Khursandi Shirazi

Khursand Shirazi, Mirza ‘Ali Muhammad Hamzawi Shu’la (1853-1928), son of Mahmud Khurram. A poet with nom de plume Shu’la, bearing the titles Amin Khaqan and Abu al-Milla, writing the seven scripts in an elegant hand. Early in life in Tehran, he was the secretary of Mirza ‘Ali Asghar Khan, the Qajar Nasir al-Din Shah’s chancellor. He departed Tehran for India and after a while returned to Shiraz and supported by Hajj ‘Ali Aqa Dhu Riyasatayn, a chief shaykh of the Ni’mat Allahi Order, he established the Mas’udiyya School on modern principles. In his last years, he was the principal of the Shafa’iyya High School. He was divested of his office in his last days by the Education Ministry and the poet composed a complaint in verse and published it in the Pazargad Newspaper.
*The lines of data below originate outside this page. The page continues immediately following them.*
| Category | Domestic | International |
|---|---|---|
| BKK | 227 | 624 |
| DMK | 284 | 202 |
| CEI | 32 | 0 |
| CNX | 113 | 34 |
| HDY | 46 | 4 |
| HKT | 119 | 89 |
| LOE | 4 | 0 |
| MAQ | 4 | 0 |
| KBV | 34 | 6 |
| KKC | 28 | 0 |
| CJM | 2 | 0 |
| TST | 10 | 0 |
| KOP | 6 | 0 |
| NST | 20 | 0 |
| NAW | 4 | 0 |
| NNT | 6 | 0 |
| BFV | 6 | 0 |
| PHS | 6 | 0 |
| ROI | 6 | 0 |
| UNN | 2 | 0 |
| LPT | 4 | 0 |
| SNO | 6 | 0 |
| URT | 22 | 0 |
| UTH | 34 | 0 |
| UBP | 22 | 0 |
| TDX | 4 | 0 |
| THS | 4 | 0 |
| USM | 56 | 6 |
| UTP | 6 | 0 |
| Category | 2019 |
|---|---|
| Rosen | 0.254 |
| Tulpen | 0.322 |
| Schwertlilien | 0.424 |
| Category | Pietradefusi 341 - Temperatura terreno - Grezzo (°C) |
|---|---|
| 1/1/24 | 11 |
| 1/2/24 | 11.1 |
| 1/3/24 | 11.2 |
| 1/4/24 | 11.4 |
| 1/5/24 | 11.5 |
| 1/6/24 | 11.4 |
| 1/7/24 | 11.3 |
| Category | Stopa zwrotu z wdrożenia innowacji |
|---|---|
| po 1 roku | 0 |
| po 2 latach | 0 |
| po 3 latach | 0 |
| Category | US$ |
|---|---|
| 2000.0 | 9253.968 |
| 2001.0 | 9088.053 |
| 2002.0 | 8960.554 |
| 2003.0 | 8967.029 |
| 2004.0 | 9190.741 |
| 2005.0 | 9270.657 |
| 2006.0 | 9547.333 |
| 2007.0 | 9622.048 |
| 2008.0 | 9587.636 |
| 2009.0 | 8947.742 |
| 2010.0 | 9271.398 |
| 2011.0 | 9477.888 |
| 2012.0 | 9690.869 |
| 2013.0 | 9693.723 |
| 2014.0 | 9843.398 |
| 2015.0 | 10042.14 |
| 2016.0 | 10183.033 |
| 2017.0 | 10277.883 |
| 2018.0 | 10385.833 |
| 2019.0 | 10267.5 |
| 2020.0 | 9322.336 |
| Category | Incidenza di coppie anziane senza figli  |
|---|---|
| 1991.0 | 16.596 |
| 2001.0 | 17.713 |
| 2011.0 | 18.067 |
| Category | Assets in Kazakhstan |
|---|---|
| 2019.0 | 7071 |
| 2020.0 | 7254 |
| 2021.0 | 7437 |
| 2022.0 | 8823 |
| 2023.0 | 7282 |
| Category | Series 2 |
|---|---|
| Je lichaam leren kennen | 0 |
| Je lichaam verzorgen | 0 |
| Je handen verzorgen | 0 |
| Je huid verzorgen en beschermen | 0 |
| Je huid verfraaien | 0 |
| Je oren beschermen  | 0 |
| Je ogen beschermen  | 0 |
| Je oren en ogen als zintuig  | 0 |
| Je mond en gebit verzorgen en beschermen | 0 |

Asar-afarinan (2/ 323); Danishmandan va Sukhansarayan-i Fars (2/ 431-435).

 

Khursandi Shirazi, Mirza Isma’il (19th century), a historian and poet with the nom de plume Khursandi. He was born in Shiraz, though he originally hailed from Kazerun. On pilgrimage to Mashhad, he arrived in Tehran in 1878 and was appointed by the Qajar Muhammad Shah as the royal reciter of the Shahnama and a servant of ‘Abbas Mirza. He was appointed to write the chronicles of Kerman by Mirza Muhammad Taqi Khan Farahani (Amir Kabir) in the early reign of the Qajar Nasir al-Din Shah. He remained in that office for sometime, but was later appointed the Chief Superintendent (Wakil Waza’if) in Isfahan. He lost his sight late in life. His works include his Divan.

Asar-afarinan (2/ 323); Danishmandan va Sukhansarayan-i Fars (2/ 435-438).